Food consumption and compound intake (if feeding study):

no effects observed

Food efficiency:

no effects observed

Water consumption and compound intake (if drinking water study):

not examined

Ophthalmological findings:

not examined

Haematological findings:

not examined

Clinical biochemistry findings:

not examined

Endocrine findings:

not examined

Urinalysis findings:

not examined

Behaviour (functional findings):

not examined

Immunological findings:

not examined

Organ weight findings including organ / body weight ratios:

not examined

Gross pathological findings:

no effects observed

Neuropathological findings:

not examined

Histopathological findings: non-neoplastic:

not examined

Histopathological findings: neoplastic:

not examined

Other effects:

no effects observed

Key result

Dose descriptor:

NOAEL

Sex:

female

Remarks on result:

not determinable because of methodological limitations

Remarks:

This dose-range finding study was not designed to derive a NOAEL. As no adverse effects occured up to the highest dose of 1381 mg/kg bw/day (14000 ppm in diet), it was concluded that this dose is also appropriate for the main study.

Key result

Dose descriptor:

NOAEL

Sex:

male

Remarks on result:

not determinable because of methodological limitations

Remarks:

This dose-range finding study was not designed to derive a NOAEL. As no adverse effects occured up to the highest dose of 1443 mg/kg bw/day (14000 ppm in diet), it was concluded that this dose is also appropriate for the main study.

Conclusions:

In a 14-day range-finding feeding study in rats, the results indicate that male and female rats tolerate a repeated high dose dietary exposure of equal to or greater than 14000 ppm (corresponding to approx. 1381 mg/kg bw/day in females and 1443 mg/kg bw/day in males) of the test substance in a study of longer duration.

Executive summary:

Four groups of adult Crl: Sprague-Dawley® CD® IGS rats (5/sex/group) were maintained on diets containing 0, 140, 3500, or 14000 ppm of the test substance for 14 days, calculated to provide an average daily intake of 0, 14.6, 359, and 1443 mg/kg bw/day or 0, 13.8, 378, and 1381 mg/kg bw/day, for males and females, respectively.
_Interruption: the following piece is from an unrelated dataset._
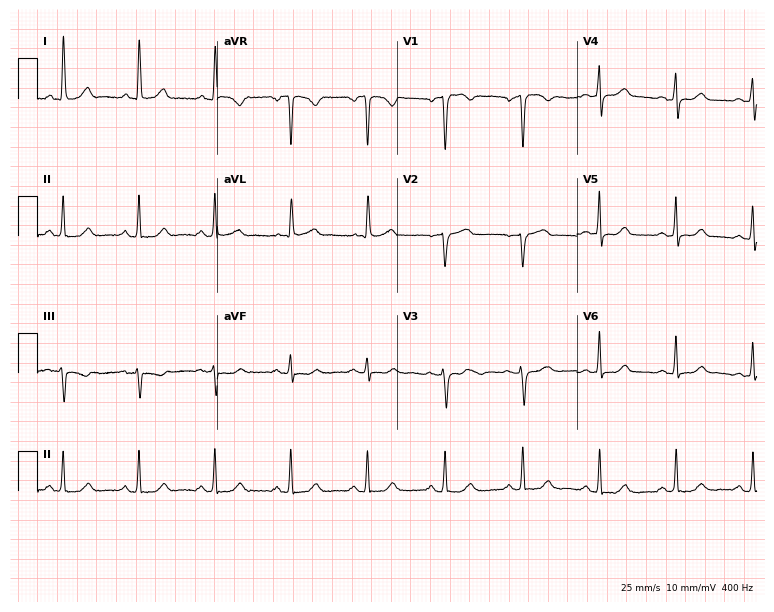
Electrocardiogram, a female, 54 years old. Overall reading on record: normal ECG.
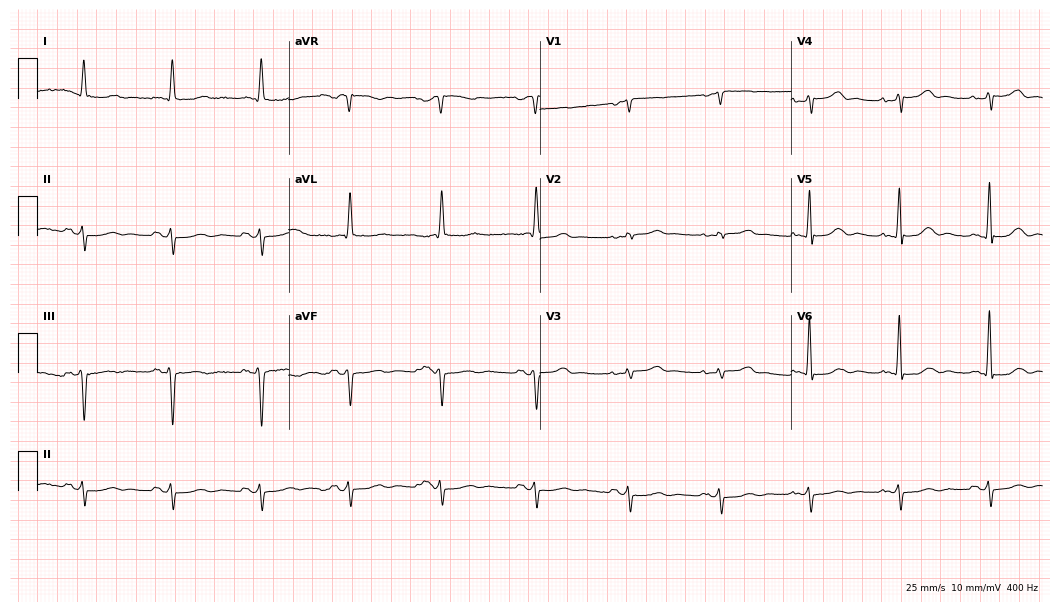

Results from the stability and concentration analyses of the test diets indicate that the test substance was stable during presentation and at the target concentrations in the diet for all intake levels. Stability was assessed on Days 0, 4, 7 and 10 after preparation at all concentrations. The animals were observed daily for viability, signs of gross toxicity, and behavioral changes, and on Days 0, 7 and 14 for a battery of detailed observations. Body weights were recorded two times during the acclimation period including just prior to test initiation (Day 0), and during the study on Days 7 and 14 prior to terminal sacrifice. Individual food consumption was also recorded to coincide with body weight measurements. Gross necropsies were performed on all animals. There were no test substance-related or other mortalities. There were no adverse clinical observations, body weight, body weight gain, food consumption, food efficiency, or gross findings that were considered a result of test substance administration.

 

Based on the conditions of this 14-day test and the limited toxicological endpoints evaluated, these results indicate that male and female rats should tolerate a repeated high dose dietary exposure of equal to or greater than 14000 ppm (corresponding to approx. 1381 mg/kg bw/day in females and 1443 mg/kg bw/day in males) of the test substance in a study of longer duration.